Block
the Vote
Abusing Election Laws to Prevent Competition
By Bradley A. Smith
from the August 20, 2006 Washington
Post
Election laws exist to ensure orderly voting and vote counting and to
facilitate a democratic process that helps citizens choose their officials.
Increasingly, however, election laws are being used not to achieve either
of these ends but rather to reduce competition and deprive voters of choices.
In Texas, for example, indicted former House majority leader Tom DeLay
chose not to seek reelection. He moved his residence to the Washington
area and withdrew from the race for his House seat. Texas Republicans
sought to replace him on the ballot. But Texas law makes it difficult
to substitute for a candidate nominated in a primary, and Texas Democrats
successfully sued to prevent the Texas GOP from naming a replacement for
DeLay. The result is that voters in that heavily Republican Texas district
will not have a Republican nominee listed on the ballot in November.
Similarly, in Ohio, another scandal-plagued Republican, Rep. Bob Ney,
dropped his bid for reelection. Republicans endorsed a popular state senator,
Joy Padgett, in Ney's place. Democratic lawyers, however, are seeking
to keep her off the ballot, and news coverage has focused less on issues
and qualifications than on Padgett's right to appear on the ballot.
What is the logic behind keeping her off? In this spring's GOP primary,
she ran for lieutenant governor and lost. Ohio has a "sore loser"
law intended to keep candidates who are defeated in a primary from running
in the general election (as Joe Lieberman is doing in Connecticut). Though
the law is clearly not intended to apply to situations such as this, Democrats
argue that it does in fact prevent Padgett from running for Congress.

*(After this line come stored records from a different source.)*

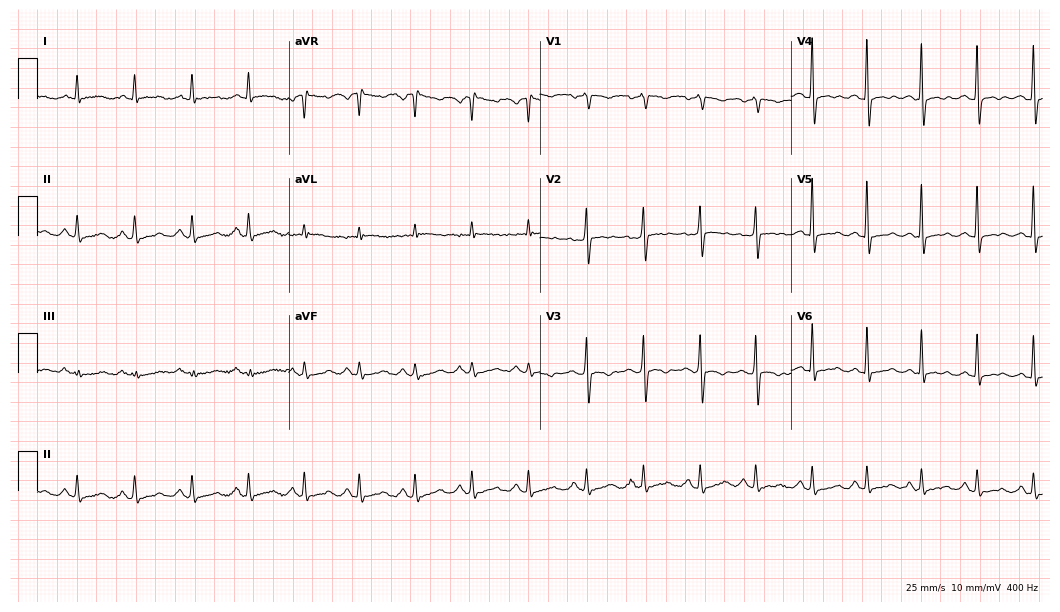
Electrocardiogram (10.2-second recording at 400 Hz), a woman, 63 years old. Interpretation includes sinus tachycardia (a sinus rate of 100 beats per minute or more).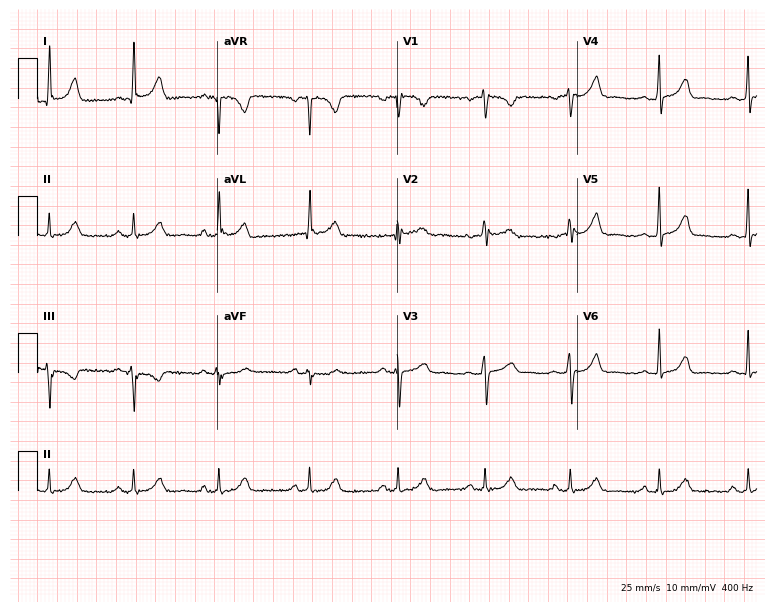
ECG (7.3-second recording at 400 Hz) — a female, 53 years old. Labelled as a normal ECG.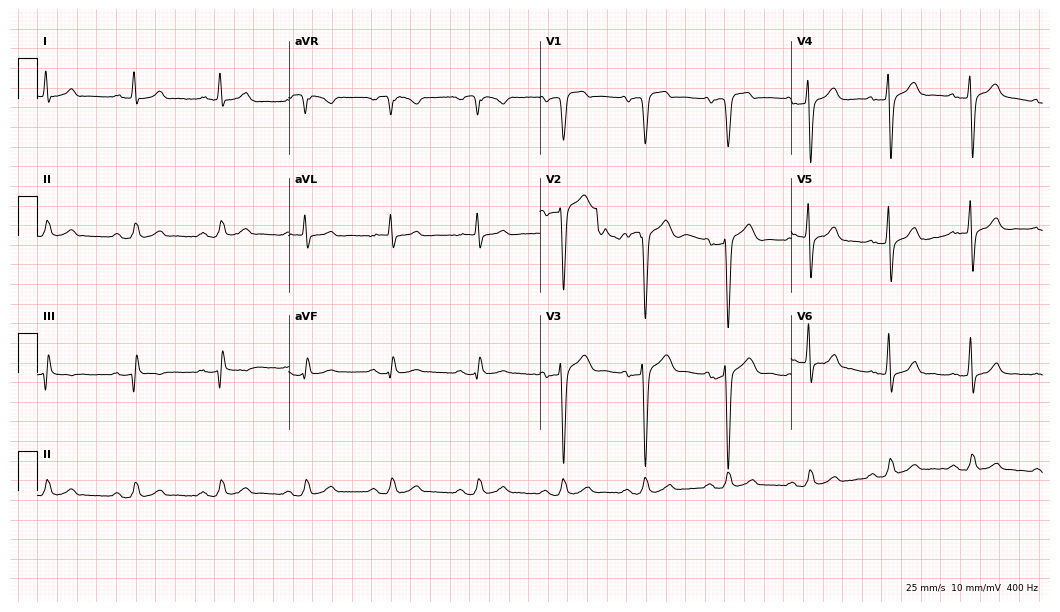
Electrocardiogram, a 59-year-old male patient. Overall reading on record: normal ECG.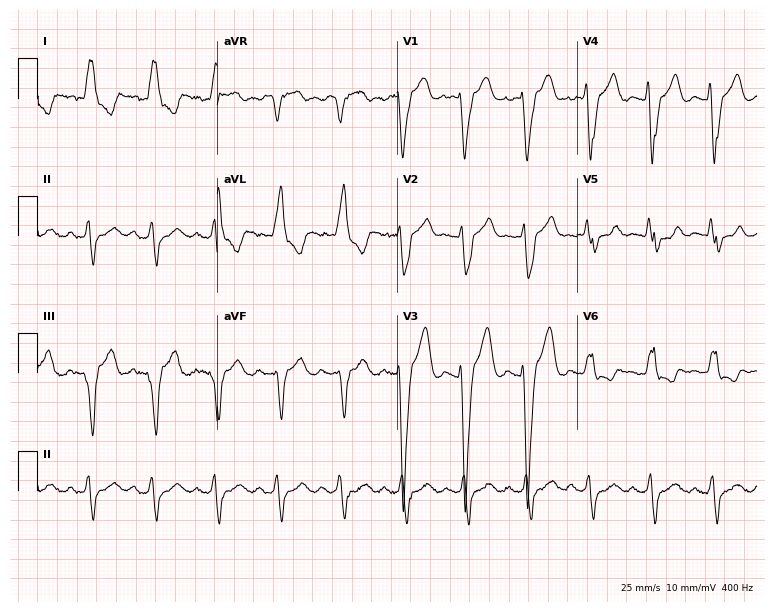
Standard 12-lead ECG recorded from an 84-year-old female patient (7.3-second recording at 400 Hz). The tracing shows left bundle branch block (LBBB).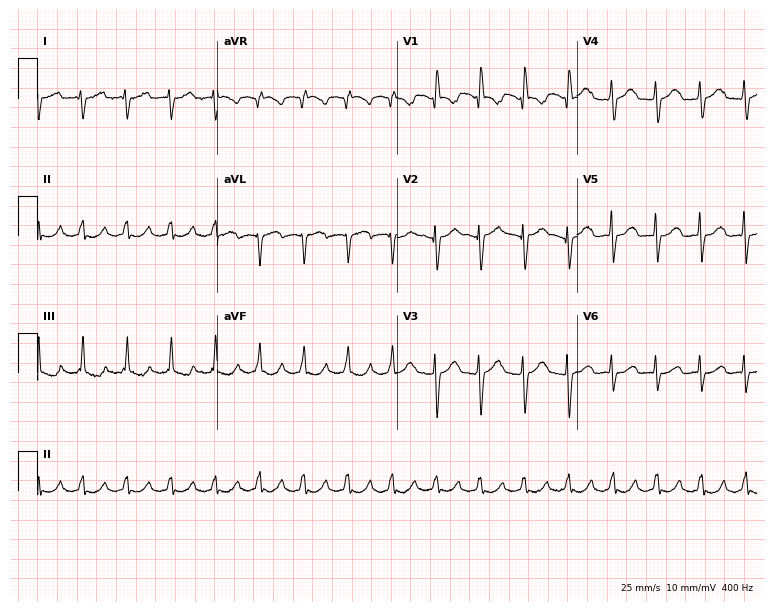
ECG (7.3-second recording at 400 Hz) — a male, 74 years old. Screened for six findings — first-degree AV block, right bundle branch block (RBBB), left bundle branch block (LBBB), sinus bradycardia, atrial fibrillation (AF), sinus tachycardia — none is recorded.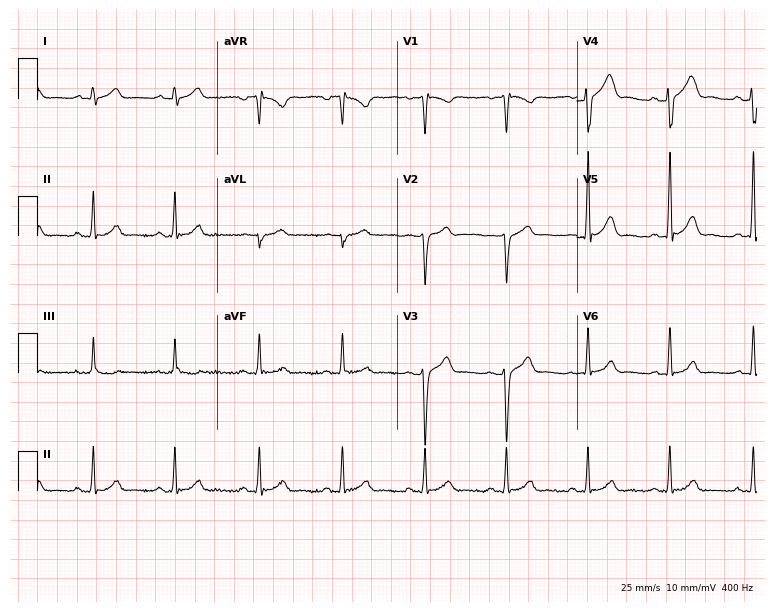
Electrocardiogram, a 33-year-old man. Overall reading on record: normal ECG.

Democrats aren't the only ones who can play this game. Also in Ohio,
Rep. Deborah Pryce faces a tough race in a district that President Bush
barely carried in 2004. Charles Morrison, a conservative businessman who
challenged Pryce in the Republican primary in 2004, sought to get on the
ballot this year as an independent. The Republican Party successfully
petitioned the state to take Morrison off the ballot on the grounds that
he is not an independent but a Republican. The matter is in the courts.
Meanwhile, in Pennsylvania, the state Democratic Party is challenging
the candidacy of the Green Party's U.S. Senate nominee, Carl Romanelli.
Although the Greens are a qualified "political party" under
Pennsylvania law, they must still submit 67,000 signatures to be placed
on the ballot. Romanelli submitted more than 90,000, but Democrats maintain
that many of these are fraudulent. Democrats fear that Romanelli will
take votes away from their party's candidate, Bob Casey Jr., in his race
with Republican incumbent Rick Santorum.
These are only the most prominent examples of many efforts by political
parties to use election laws to reduce or eliminate competition this year.
I do not address who is right or wrong as a legal matter in any of these
disputes. If, for example, the signatures Mr. Romanelli submitted in Pennsylvania
are fraudulent, then as a legal matter he is not entitled to appear on
the ballot. I do not advocate ignoring the law.
Rather, the point is that these laws are unnecessarily strict. Texas
doesn't need to make it so difficult to replace a candidate who withdraws
from the race. Ohio's "sore loser" law serves little purpose
-- Connecticut, for example, allows Sen. Lieberman to run as an independent
after losing the Democratic primary, and the result is unlikely either
to destroy the state's election process or to confuse voters. And what
state interest -- what interest of voters -- is served by keeping Morrison
off the Ohio ballot?
Similarly, election fraud should not be tolerated. But what public purpose
is served by Pennsylvania's requirement that minor-party candidates collect
67,000 signatures to appear on the ballot? Surely no more than a few hundred,
or at most a few thousand, signatures are needed to address any concern
the state has about ensuring orderly ballots. In Connecticut, Lieberman
needed just 7,500 signatures to run as an independent.
Elections should be decided by voters in November, not by lawyers and
judges in August. For the past six years much attention has been focused
on improving the mechanics of voting and on calls for redistricting reform.
But another important way to ensure that voters, rather than courts, choose
our leaders is to demand election laws that are no more extensive in their
reach than absolutely necessary. A comprehensive review of election laws
that serve no compelling state interest would be a good place to start
in 2007.
The writer, a former chairman of the Federal Election Commission,
is a law professor at Capital University in Columbus, Ohio, and a senior
adviser to the Center for Competitive Politics.